КТО ТАКОЙ СЕРГЕЙ КОВАЛЁВ.
Известный правозащитник, председатель общества «Мемориал» Сергей Ковалев на митинге в защиту фонда «Династия» летом 2015 года выступил с речью о России, объявив ее «оруэлловским миром», а весной на свой 85-летний юбилей прочитал целую лекцию о «вреде патриотизма». Бывший советский диссидент отрицательно относится к идее восстановления памятника Дзержинскому на Лубянке и другим признакам «возвращающегося совка». В интервью специальному корреспонденту «Медузы» Илье Азару Сергей Ковалев рассказал, как патриотизм возникает «на основе нашего генома», и почему советская пропаганда за рубежом всегда была очень успешной.
— Вы как относитесь к идеи референдума по восстановлению памятника Дзержинскому на Лубянке?
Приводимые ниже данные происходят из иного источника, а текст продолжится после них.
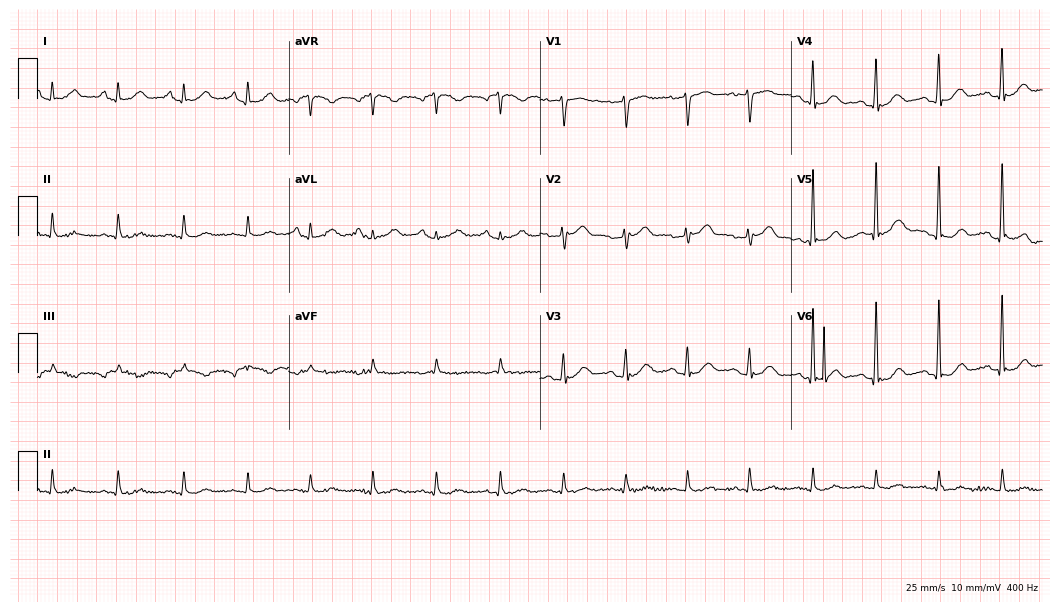
Standard 12-lead ECG recorded from a 62-year-old male (10.2-second recording at 400 Hz). None of these six findings is recorded: first-degree AV block, right bundle branch block (RBBB), left bundle branch block (LBBB), sinus bradycardia, atrial fibrillation (AF), sinus tachycardia. Findings outside these six are not listed.

Это символ реставрации прошлого?
— Я не знаю, что это для них значит. Я не думаю, что очень много. Наша власть недалеко ушла от уголовной среды: неслучайно с самого начала уголовники были заявлены как социально близкие, а социально чуждыми была интеллигенция. Это символ верности, что все проголосуют. Может быть, они решат, что и не нужен этот памятник, важно только набрать много голосов. В общем, это мелочь, на самом деле. Отвратительная, но мелочь.
Довольно вероятно, что люди проголосуют за восстановление памятника Дзержинскому. Значит ли это что-нибудь? Думаю, что значит. Вы же видите все это истерическое беснование, которое грубо и цинично подогревается телевидением, нашей властью. Это очень опасно.
— Чем?
— Я вспоминаю вторжение советских войск и их сателлитов в Чехословакию в 1968 году. Тогда никаких голосований не проводилось, а собирали по учреждениям людей, произносились тексты о помощи братскому народу, который находится в опасности, может свернуть с пути социализма, и в подавляющем числе случаев все, кого собрали, тянули руку вверх единогласно. Те, которые не хотели, отговаривались какими-то делами или состоянием здоровья, и не приходили. Но их было очень немного.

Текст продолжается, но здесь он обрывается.